A questo punto si è cominciato a lavorare al “piano B”, ovvero la soluzione a 26, che risolverebbe la questione del prestito all’Ucraina, ma lasciando nei guai l’Ungheria, e senza risolvere il nodo della tassazione minima delle imprese. Allo stesso tempo, l’Ecofin ha continuato a lavorare al “piano A”, esprimendo formalmente la propria richiesta alla Commissione di presentare, (“entro le fine di questa settimana”, ha indicato Stanjura) la sua valutazione aggiornata sulla situazione dello stato di diritto in Ungheria.
La Commissione un piccolo margine ce l’ha, perché la valutazione che ha già presentato, e che si concludeva con la richiesta di congelare i fondi di coesione per l’Ungheria, è stata conclusa il 19 novembre sulla base della situazione esistente in quel momento. La nuova valutazione potrebbe essere, quindi, almeno parzialmente più favorevole. “E’ una tempistica molto compressa, difficile fare valutazioni in cosí breve tempo, oltretutto ci è arrivata notifica della nuova legislazione da Budapest in ungherese, ma ci impegneremo in modo costruttivo”, ha detto Dombrovskis. Stanjura ha aggiunto che si aspetta che si possa “raggiungere un accordo la settimana prossima nel Coreper”, il comitato degli ambasciatori degli Stati membri presso l’Ue che prepara le riunioni del Consiglio, ma che può anche prendere decisioni per procedura scritta.
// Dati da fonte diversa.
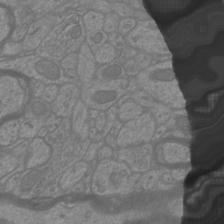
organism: Mouse
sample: Cortical neurons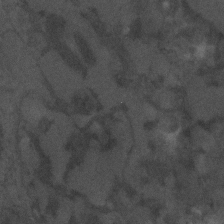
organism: C. elegans
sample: C. elegans embryo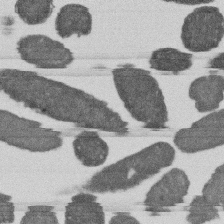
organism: E. coli
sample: Bacterial nucleoid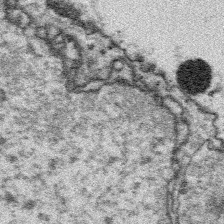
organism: Platynereis dumerilii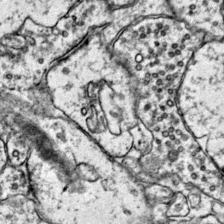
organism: Mouse
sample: Primary visual cortex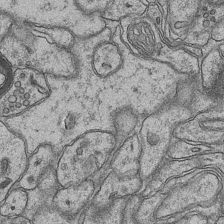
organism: Mouse
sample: CA1 Hippocampus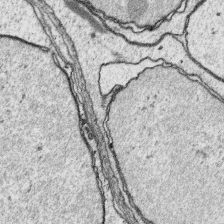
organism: Platynereis dumerilii
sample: Parapodia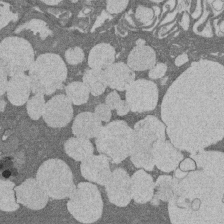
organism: Rat
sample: Salivary granule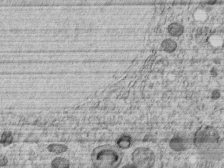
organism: C. elegans
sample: C. elegans embryo early stage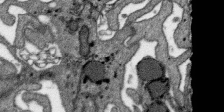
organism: Human
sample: Lung epithelial cells, uninfected (mock) control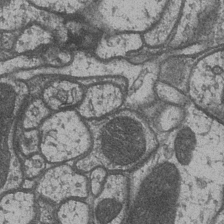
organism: Drosophila
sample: Optic medulla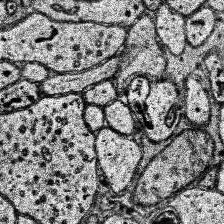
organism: Human
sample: Temporal Lobe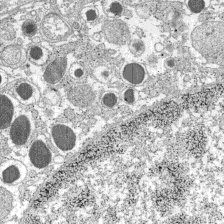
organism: C57BL Mouse
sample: Pancreatic islet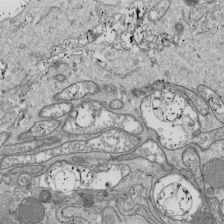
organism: Drosophila
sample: Cell division; meiosis; drosophila spermatocytes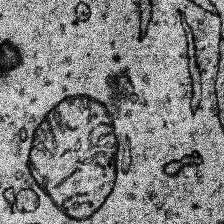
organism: Human
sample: Temporal Lobe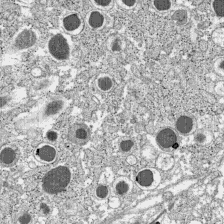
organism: C57BL Mouse
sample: Pancreatic islet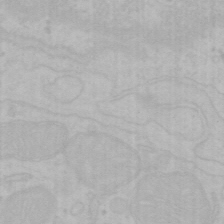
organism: Mouse
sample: Choroid plexus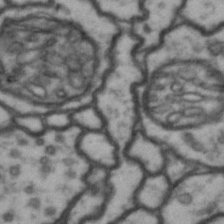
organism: Drosophila
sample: Brain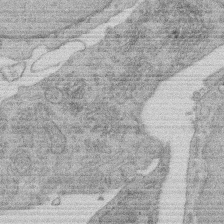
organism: Rat
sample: Salivary granule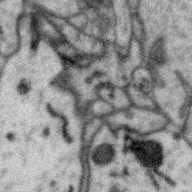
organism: Zebra finch
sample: Brain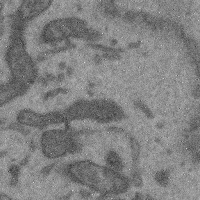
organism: Mouse
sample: Cerebral cortex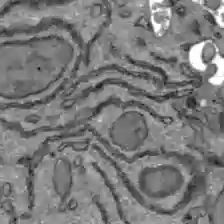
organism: C57BL Mouse
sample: Liver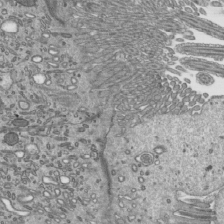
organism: Mouse
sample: Mouse epididymis efferent ductule cilia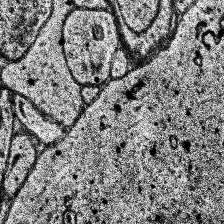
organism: Human
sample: Temporal Lobe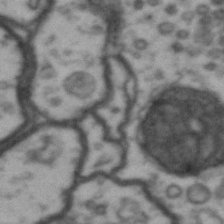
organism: Drosophila
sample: Brain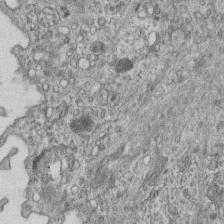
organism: Mouse
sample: Centriole in ependymal cells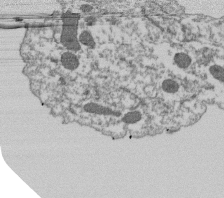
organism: Dictyostelium discoideum
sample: Dictyostelium multivesicular bodies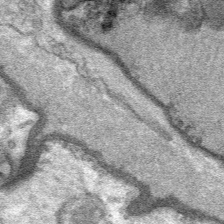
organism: Mouse
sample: Mouse Salivary gland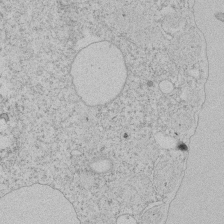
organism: Tetrahymena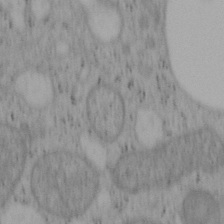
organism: Mouse
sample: OT-I killer T cells with ID8 ovarian cancer cells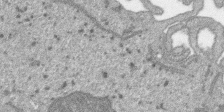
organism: Human
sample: Lung epithelial cells infected with SARS-CoV-2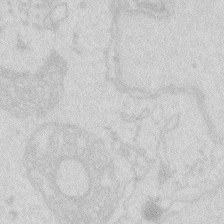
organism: Zebrafish
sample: Macrophage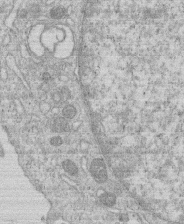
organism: Human
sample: Macrophage cells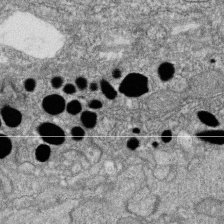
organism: Zebrafish
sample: Cilia; retinal pigment epithelium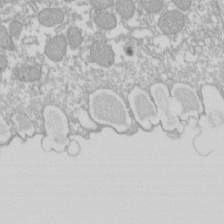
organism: Xenopus
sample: Cilia; centrioles in frog embryo cells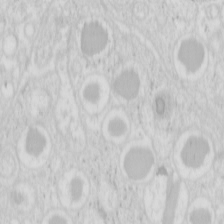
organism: Mouse
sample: Pancreas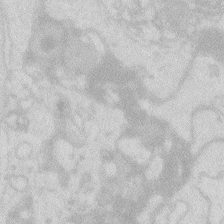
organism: Zebrafish
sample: Macrophage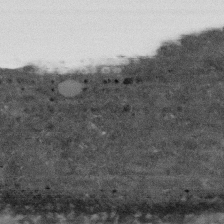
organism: Human
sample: Fibroblast cells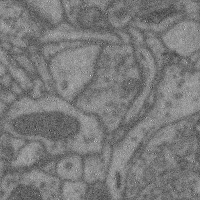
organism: Mouse
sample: Cerebral cortex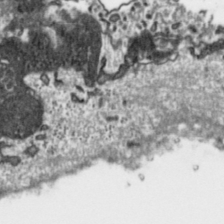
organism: Toxoplasma gondii
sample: Parasites in a vacuole inside a host cell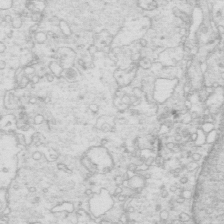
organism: Mouse
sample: Multiciliated cells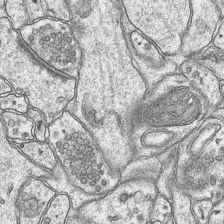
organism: Mouse
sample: CA1 Hippocampus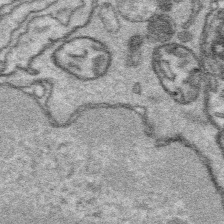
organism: Platynereis dumerilii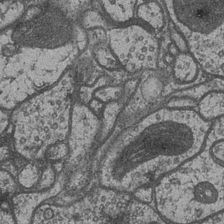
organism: Drosophila
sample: Optic medulla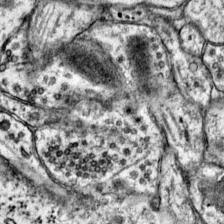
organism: Mouse
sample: Primary visual cortex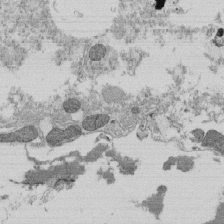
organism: Tetrahymena
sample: Cilia in tetrahymena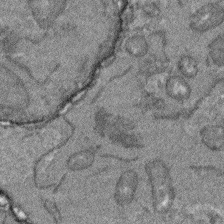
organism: Arabidopsis thaliana
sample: Root tip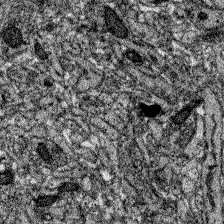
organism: Zebrafish
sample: Larval olfactory bulb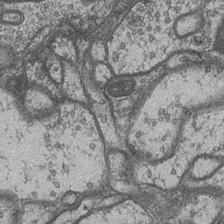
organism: Drosophila
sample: Optic medulla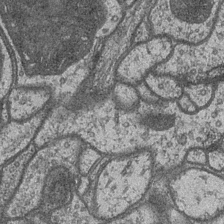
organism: Drosophila
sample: Optic medulla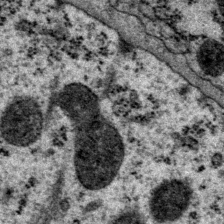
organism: P. pacificus
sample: Pharynx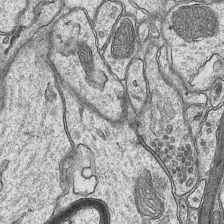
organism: Mouse
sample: CA1 Hippocampus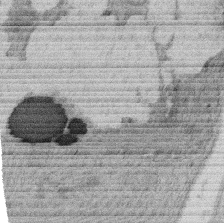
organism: Rat
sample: Salivary granule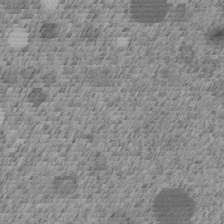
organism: C. elegans
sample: C. elegans embryo early stage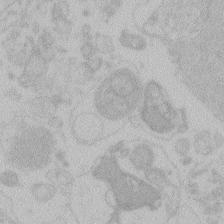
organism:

Il presidente di turno ha escluso che ci sia una nuova riunione straordinaria dell’Ecofin la prossima settimana, ha fatto capire che non sarebbe necessaria “in presenza” (è sempre pssibile tenerla per videoconferenza), ma ha detto che comunque potrebbe essercene una entro la fine dell’anno, “come ultima opzione”. Infine, una precisazione sulla manovra di bilancio italiana, che la Commissione non ha fatto ancora in tempo a valutare e sottoporre ai ministri delle Finanze. A margine della conferenza stampa, Stanjura, rispondendo ai giornalisti che chiedevano se la manovra italiana potesse costituire un problema, ha detto testualmente: “Non lo so, ma oggi non ne ho sentito parlare”. Il giudizio della Commissione sul bilancio italiano non è destinato comunque all’Ecofin, ma dovrà essere esaminato dal “working group” dell’Eurogruppo, per poi essere sottoposto all’approvazione dello stesso Eurogruppo.